# Has anyone used this Ronidazole Tablet?



## Bella_F (Nov 29, 2008)

I'm wondering if someone could help me please with working out the strength of a pack of canker tablets I purchased.

The product is called `RONI 15%' . Its for pigeons and has a picture of a pigeon head on the front. I ordered it from ebay, and it came from Spain. On the side it says `Active ingredient: Ronidazole 30mg/tablet' and the dose is 1 tablet per day for 1 pigeon.

30mg per tablet sounds like a massive overdose for Ronidazole doesn't it?

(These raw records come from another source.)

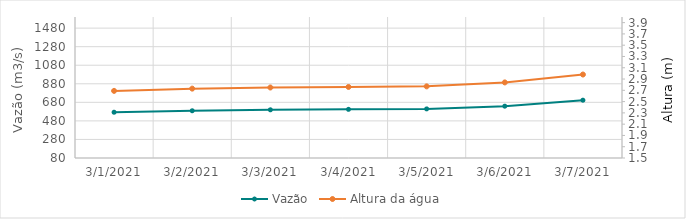
| Category | Vazão |
|---|---|
| 2/17/21 | 655.35 |
| 2/16/21 | 724.45 |
| 2/15/21 | 815.31 |
| 2/14/21 | 894.24 |
| 2/13/21 | 941.5 |
| 2/12/21 | 970.2 |
| 2/11/21 | 1004.08 |

I mean its so huge an overdose, that I am wondering if what is meant is that the 30mg Ronidazole per tablet is at 15% strength, making the dose 4.5 mg per tablet, per pigeon??

Has anyone used this product?


----------



## Jaye (Mar 13, 2008)

If it says 30mg/tablet...my assumption would be there's 30Mg of Ronidazole in the tablet.

I have this stuff called Ronsec...which contains 25mg Ronidazole and 25mg Secridazole.

The directions read "dose 1 tablet per pigeon (400-500g of bodyweight) on full crop after feeding. Skip one day and repeat again on 3rd day."

Now...a Feral pigeon is only around 350g...so I just adjust the tablet by cutting 1/3 off of it before administering to a Feral.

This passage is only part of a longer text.